Curiosity Killed the Cat and the Asymptotically Optimal Agent - memexy
https://arxiv.org/abs/2006.03357
======
memexy
> Reinforcement learners are agents that learn to pick actions that lead to
> high reward. Ideally, the value of a reinforcement learner's policy
> approaches optimality--where the optimal informed policy is the one which
> maximizes reward. Unfortunately, we show that if an agent is guaranteed to
> be "asymptotically optimal" in any (stochastically computable) environment,
> then subject to an assumption about the true environment, this agent will be
> either destroyed or incapacitated with probability 1; both of these are
> forms of traps as understood in the Markov Decision Process literature.

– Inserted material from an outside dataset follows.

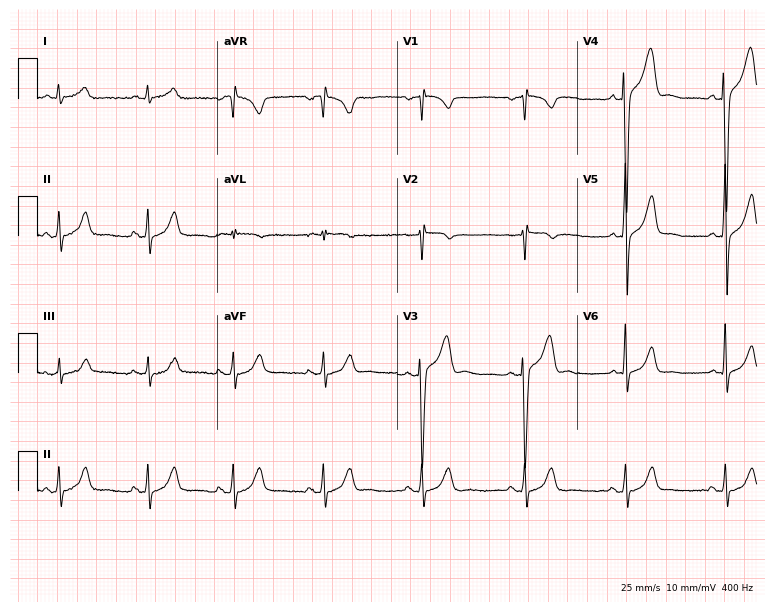
12-lead ECG from a male patient, 32 years old. Labelled as a normal ECG.
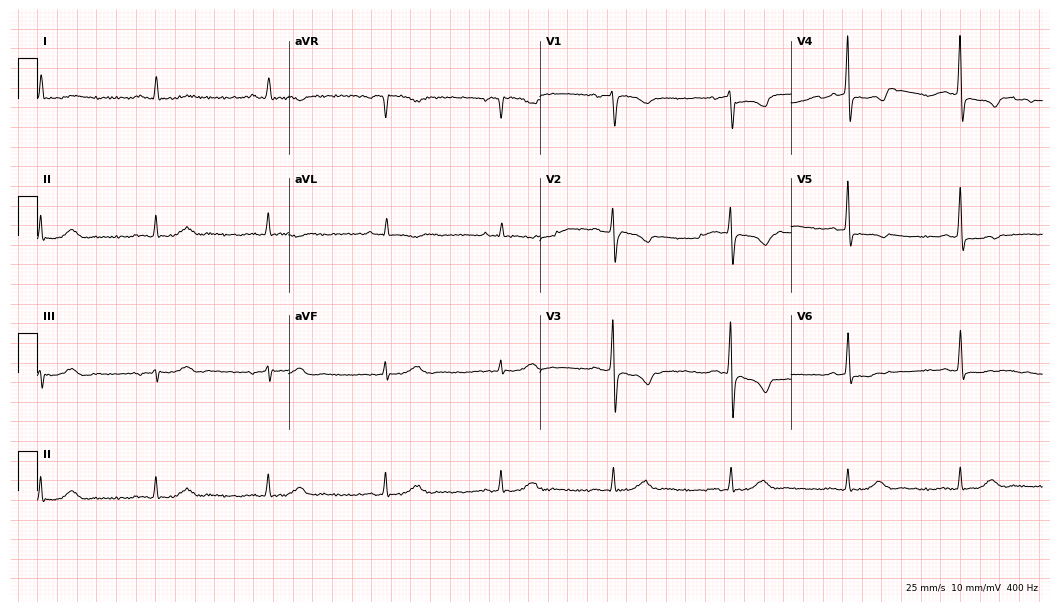
Resting 12-lead electrocardiogram (10.2-second recording at 400 Hz). Patient: a man, 62 years old. None of these six findings is recorded: first-degree AV block, right bundle branch block, left bundle branch block, sinus bradycardia, atrial fibrillation, sinus tachycardia. Findings outside these six are not listed.

> Environments with traps pose a well-known problem for agents, but we are
> unaware of other work which shows that traps are not only a risk, but a
> certainty, for agents of a certain caliber. Much work in reinforcement
> learning uses an ergodicity assumption to avoid this problem. Often, doing
> theoretical research under simplifying assumptions prepares us to provide
> practical solutions even in the absence of those assumptions, but the
> ergodicity assumption in reinforcement learning may have led us entirely
> astray in preparing safe and effective exploration strategies for agents in
> dangerous environments. Rather than assuming away the problem, we present an
> agent with the modest guarantee of approaching the performance of a mentor,
> doing safe exploration instead of reckless exploration.